*DIRECTIONS FOR THIS TASK:* Below this line is a listing that includes pictures. Copy exactly, and only, the lines from the one containing "Diskussionsveranstaltung „Deutschlands Rolle" through the one containing "Constantinople from Cosmographia."; the pictures do not go in the copy.

-------- INPUT DATA

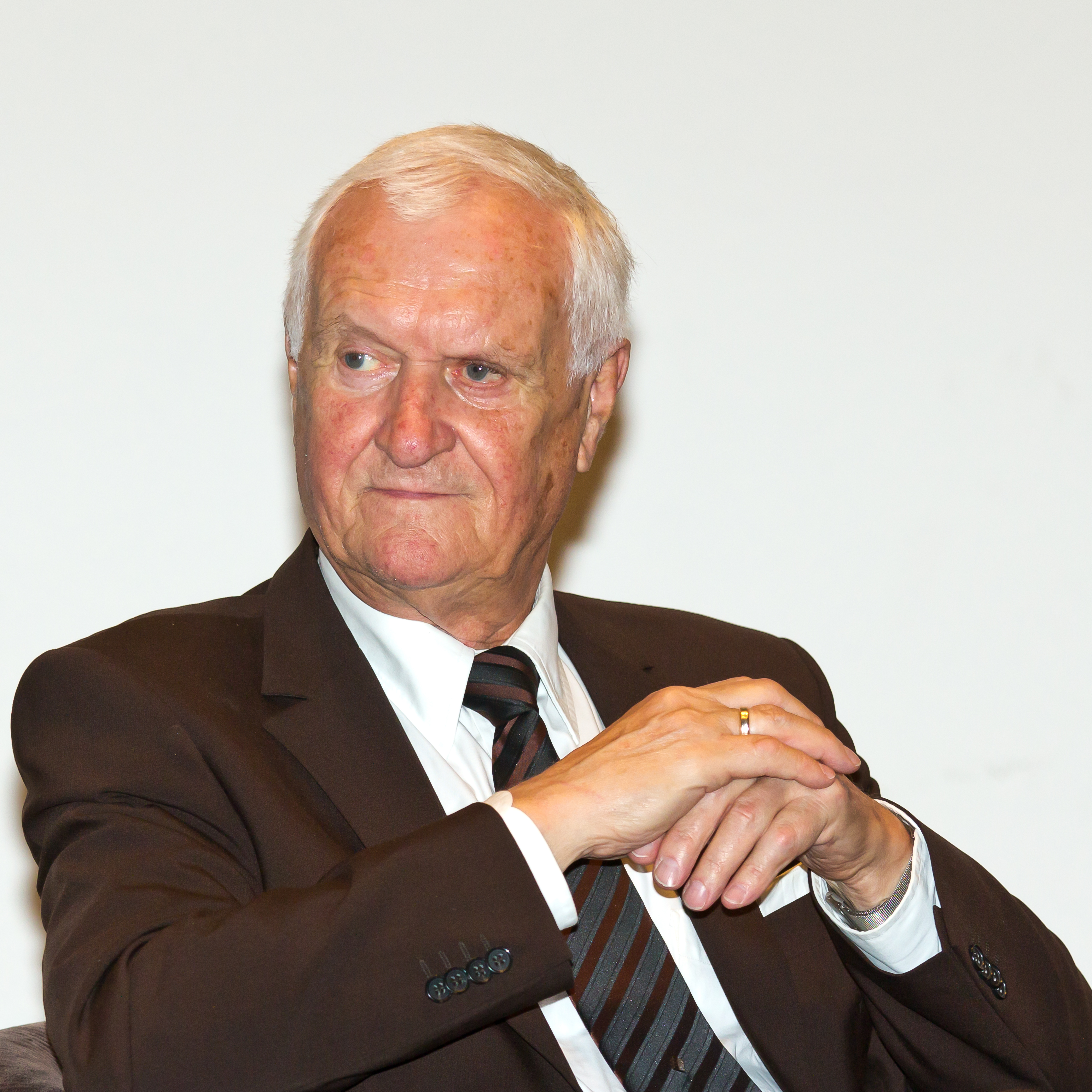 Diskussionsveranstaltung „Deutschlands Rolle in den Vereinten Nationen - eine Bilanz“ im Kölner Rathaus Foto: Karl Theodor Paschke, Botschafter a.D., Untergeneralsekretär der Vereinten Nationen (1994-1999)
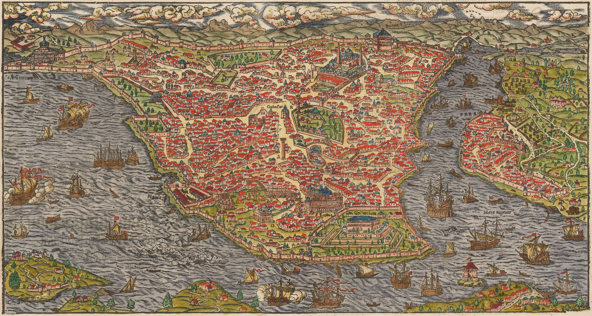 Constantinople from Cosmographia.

----------------
-------- INPUT DATA

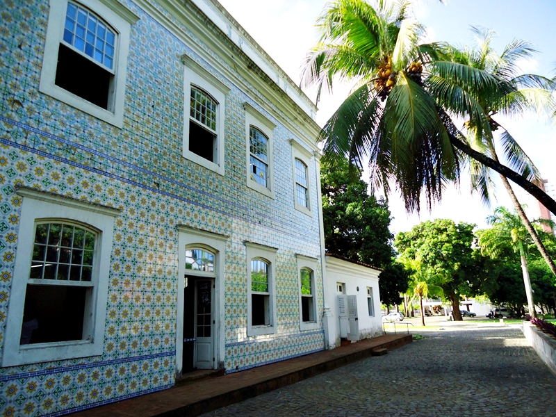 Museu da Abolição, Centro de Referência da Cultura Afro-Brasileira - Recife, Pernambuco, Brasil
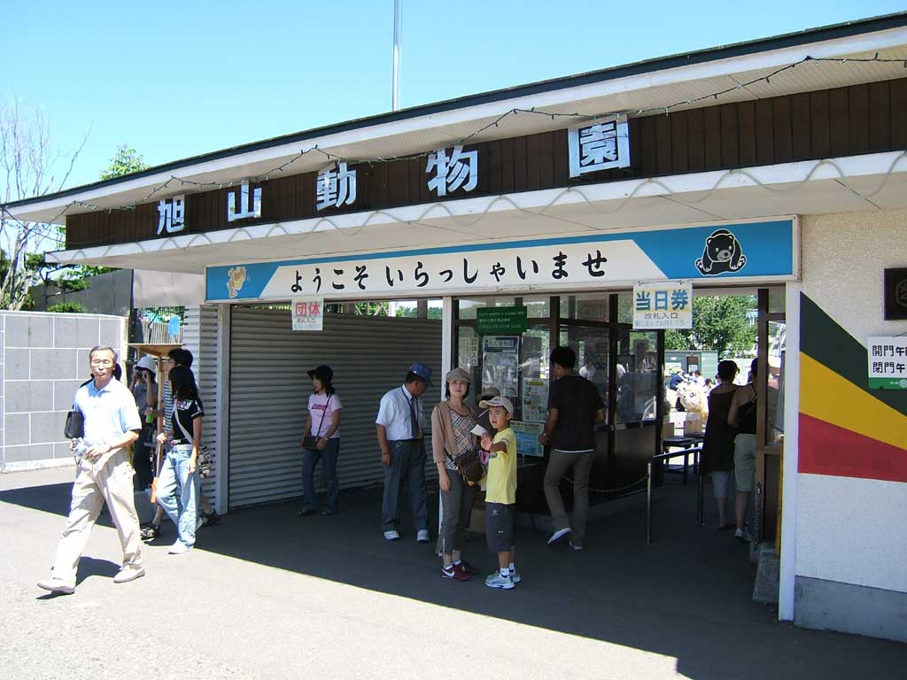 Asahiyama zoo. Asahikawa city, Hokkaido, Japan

----------------
-------- INPUT DATA

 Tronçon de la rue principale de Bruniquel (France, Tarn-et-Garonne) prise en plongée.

----------------

*ANSWER BELOW:*
 Diskussionsveranstaltung „Deutschlands Rolle in den Vereinten Nationen - eine Bilanz“ im Kölner Rathaus Foto: Karl Theodor Paschke, Botschafter a.D., Untergeneralsekretär der Vereinten Nationen (1994-1999)
 Constantinople from Cosmographia.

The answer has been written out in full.